Source data:
____
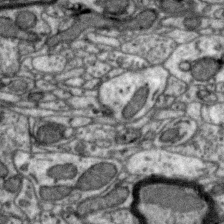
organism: Zebra finch
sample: Brain
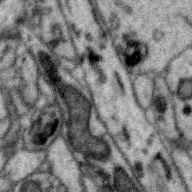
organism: Zebra finch
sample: Brain
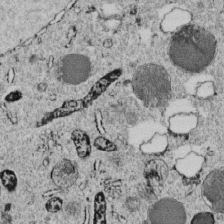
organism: C. elegans
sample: C. elegans embryo early stage
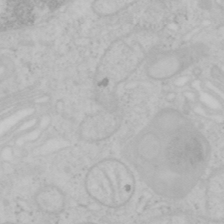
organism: Mouse
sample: OT-I killer T cells with ID8 ovarian cancer cells
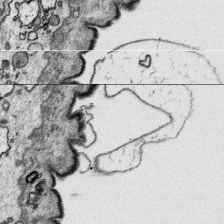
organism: Platynereis dumerilii
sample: Parapodia
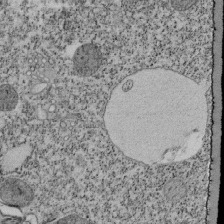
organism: Tetrahymena
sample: Cilia in tetrahymena
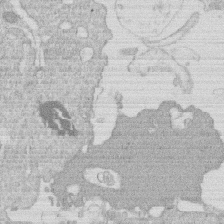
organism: Human
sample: Macrophage cells
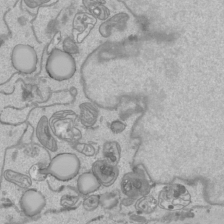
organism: Human
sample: Mitochondria in HCT116 cells
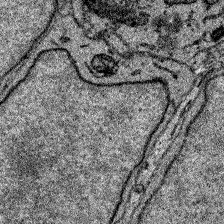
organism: Zebrafish
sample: Larval olfactory bulb
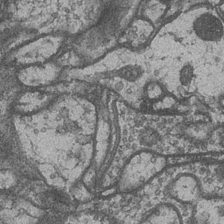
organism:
____
● Exercise requirements:
Any picture found in the data is to be skipped while the rest is copied exactly.

● Problem solution:
organism: Zebra finch
sample: Brain
organism: Zebra finch
sample: Brain
organism: C. elegans
sample: C. elegans embryo early stage
organism: Mouse
sample: OT-I killer T cells with ID8 ovarian cancer cells
organism: Platynereis dumerilii
sample: Parapodia
organism: Tetrahymena
sample: Cilia in tetrahymena
organism: Human
sample: Macrophage cells
organism: Human
sample: Mitochondria in HCT116 cells
organism: Zebrafish
sample: Larval olfactory bulb
organism:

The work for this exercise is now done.